Monday, Nov. 21, 1955
Fossils of the Future
Geologist Lee Merriam Talbot, 25 is an animal man by heritage: his grandfather, C. Hart Merriam, was the first chief of the U.S. Biological Survey. So when the Survival Service of the International Union for the Protection of Nature, formed under UNESCO sponsorship, offered him a job, Talbot snapped it up.
The job was beyond the wildest dreams of the ex-Marine ecologist. His assignment: to travel through the Near East and Southeast Asia, paying calls on animals threatened with extinction, and try to figure out how to keep them from following the dodo. Last week Talbot was back in the U.S., having escaped extinction himself on several occasions by a narrow margin, and bringing curious tales about the "fossils of the future." Rhino & Cures. The biggest of the threatened animals is the Indian rhinoceros, of which only a few hundred survive. A creature that only an animal man could love, it has the temper of a bald hornet, the odor of cattle-boat bilge water and the bodily build of a Sherman tank.
It resents ecologists, as it does everything else, so Talbot made his survey from the back of a tall bull elephant. Once he came face to face with a mother rhino as she bathed her child in a mud wallow.
The elephant wheeled and bolted. The rhino charged, snorting in the elephant's wake and trying to gore him with her 24-in. horn. Talbot watched from the rumble seat as the rhino drew alongside the elephant and ripped an 18-in. gash in his side. Then the two animals veered apart as if on diverging rails. "I suppose " says Talbot, "that mama went back to her baby and told him: That's how it's done.' "
As Talbot made his rounds, he found that the trouble among dwindling breeds was almost always man, and that there was generally some factor involved besides mere competition for land and food. Rhinos, for instance, are persistently hunted all over Southeast Asia because they are believed to have medicinal value. The Chinese consider powdered rhinoceros horn a powerful aphrodisiac (it is not), and will pay $2,500 for a single horn.

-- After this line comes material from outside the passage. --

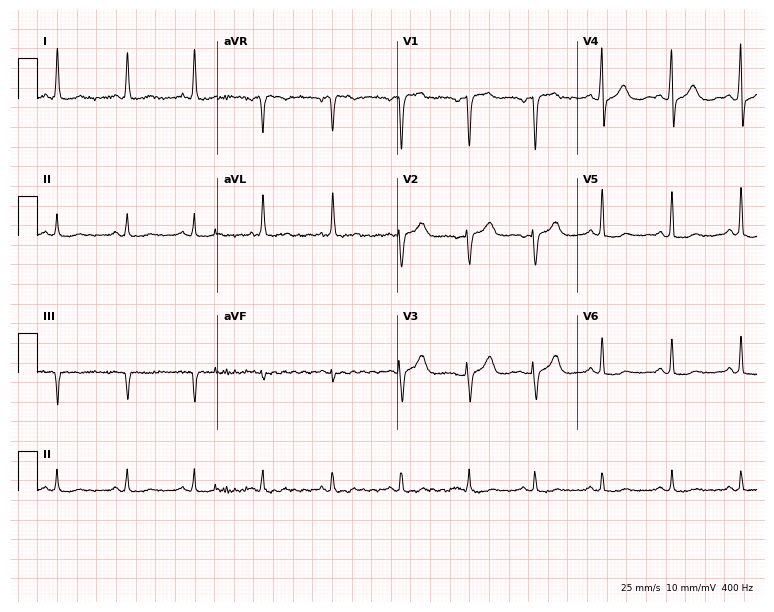
Standard 12-lead ECG recorded from a woman, 72 years old (7.3-second recording at 400 Hz). None of these six findings is recorded: first-degree AV block, right bundle branch block, left bundle branch block, sinus bradycardia, atrial fibrillation, sinus tachycardia. Only these six findings were labelled.
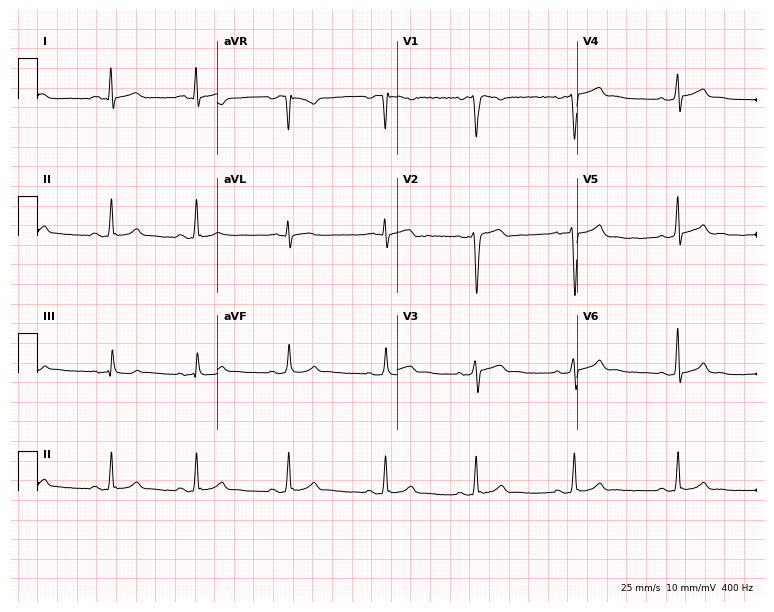
ECG — a man, 19 years old. Screened for six findings — first-degree AV block, right bundle branch block, left bundle branch block, sinus bradycardia, atrial fibrillation, sinus tachycardia — none is recorded.

Other parts of the animal, too have honored places in the Asian pharmacopoeia. Cups made of rhino horn detect poison by shattering to bits or by making the poison bubble. Rhino shin is good for leg trouble; the hip cures female disorders. Even the dung is beneficial for skin ailments.
Lion & Oryx. Thus the rhino has been hunted almost to extinction. In Nepal says Talbot, the Indian rhinoceros has another ecological problem. The Nepalese use rhinos to speed the upward reincarnation of the souls of their ancestors The cure for delay in this process is to kill a rhino, sit inside its carcass, and drink to the health of the ancestor's soul in rhino blood.
Other threatened animals have different relationships with capricious man The chief threat to the Asiatic lions has been glory-seeking maharajas, who have hunted the beasts with modern firearms, as their ancestors once hunted them with more primitive weapons. The result: few lions remain.
In Arabia Talbot found that the oryx a handsome black-and-white antelope is almost extinct because Arabs believe that to kill one is a great deed. In the old days of horses and spears, the feat was reasonably difficult, but today great motorcades of oil-rich princes of Araby chase the oryx across the desert with barbaric howls and the roar of powerful engines. One emir organized a 300-car hunt. Now the oryx has retreated into the Rub' al Khali (empty quarter) of Southern Arabia, where at most 100 survive. Talbot does not think they will survive for long. The same emir is after them hell-bent with airplanes.
Wherever he went Talbot tried to find out how the threatened animals live and how they can be protected. In some cases he thinks he aroused local sympathy In one case he found that native beliefs are working in the animals' favor. The Burmese brow-antlered deer was recently on the verge of extinction, but now it is left strictly alone. The natives think that eating its flesh will aggravate venereal diseases.